Finch non solo spaccia per suoi a colleghi e amici i traumi della Beyer – il fratello di Finch sta benissimo e non l’ha mai violentata; è l’ex marito di Beyer che si suicida, e lei spaccia il lutto per suo – ma cerca anche di appropriarsi dei suoi figli. Finché la Beyer – che non sarà un fulmine di guerra, ma è pur sempre un’infermiera – inizia a notare che dove Fincher dovrebbe avere la cicatrice della chemio non c’è niente, che le medicine che dice di prendere non è possibile le prenda, che ha due reni e non uno – quello veramente glielo fa notare un tecnico della risonanza mentre la contaballe sta dentro al macchinario: come Beyer non avesse notato la mancanza di cicatrici da asportazione del rene è un mistero che i due lunghissimi e dettagliati articoli di VF non chiariscono.

Così come non chiariscono un inspiegabile snodo di trama. Poco prima di divorziare (e di raccontare a Shonda Rhimes che ha assunto una bugiarda), Beyer costringe Fincher a confessare a parenti e amici che ha raccontato un sacco di cazzate. E lei lo fa: mi aspetterei la uccidesse, piuttosto. Non ci sono più i Jean-Claude Romand d’una volta.

E non ci sono neanche moltissimi Carrère in giro. Evgenia Peretz che ha scritto l’articolo, ma pure tutti gli intellettuali americani che stanno commentando sui social, increduli che qualcuna abbia potuto approfittarsi così d’una religione quale l’epistemologia identitaria, e che Finch sia un’Anna Delvey che ruba non i soldi ma l’empatia, non sembrano capire cosa ci dovrebbe insegnare questa storia.

Se nelle riunioni di sceneggiatura d’una serie medica l’autrice col cancro è così prepotente e territoriale, rispetto al tema, da farlo diventare una propria esclusiva, e far smettere di proporre a tutti gli altri storie di pazienti col cancro, quel che mi devi dire tu, cronista che ha imparato dagli errori del proprio tempo, non è che Finch ha invaso il territorio di altri due sceneggiatori che pure avevano avuto il cancro – ma erano guariti, lei ce l’aveva in corso e quindi aveva diritto a più punti-sfiga: quel che mi devi dire è perché valgano i punti-sfiga e non quelli capacità, quando sia cominciata, e come possiamo fare per rimediare.
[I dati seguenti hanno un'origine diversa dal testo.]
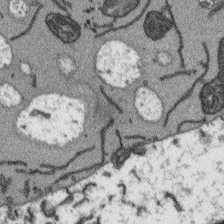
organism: Arabidopsis thaliana
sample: Root tip
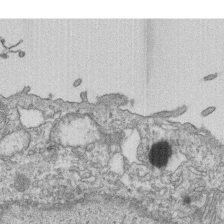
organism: Human
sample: HeLa cell HIV synapse
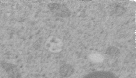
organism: C. elegans
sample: C. elegans embryo early stage
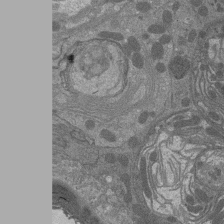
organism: Drosophila
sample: Antenna
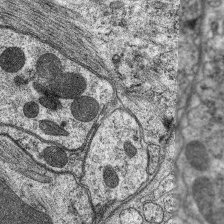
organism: C. elegans
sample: Pharynx
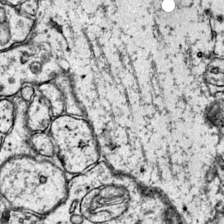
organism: Mouse
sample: Primary visual cortex
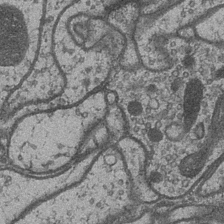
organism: Drosophila
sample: Optic medulla
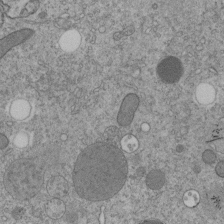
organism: C. elegans
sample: C. elegans embryo early stage

Se Elisabeth Finch diceva di non poter tollerare i rumori per il disturbo post-traumatico dopo una strage alla quale in realtà non s’era mai avvicinata, il problema è che mentiva mancando di rispetto ai davvero traumatizzati dai rumori, o che abbiamo creato una società in cui a nessun adulto viene detto mai «risolviti i tuoi problemi immaginari e non pretendere che gli altri se ne facciano carico»? (Jennifer Beyer si presenta all’intervista con la Perez con un cane di quelli che, secondo il tempo sbandato in cui viviamo, sono indispensabile sostegno psicologico ai pazienti traumatizzati. I cani come benzodiazepine. La poverinitudine come metodo).

Quel che mi devi dire tu, o almeno devi domandarlo a te stessa, e alle modalità d’interazione intellettuale imposte a questo tempo dalla stampa e dall’accademia americane, è: ma come cazzo ci è venuto in mente che nella valutazione d’una storia di finzione valga non se la storia funzioni o meno, ma se chi la scrive l’abbia vissuta o meno? Come ci è venuto in mente di metter su un sistema in cui si sceglie chi debba scrivere uno sceneggiato in cui un personaggio ha il cancro a seconda di quanti punti-metastasi abbiano i potenziali sceneggiatori? E adesso, che abbiamo capito quali follie produca questo sistema, come facciamo a liberarcene?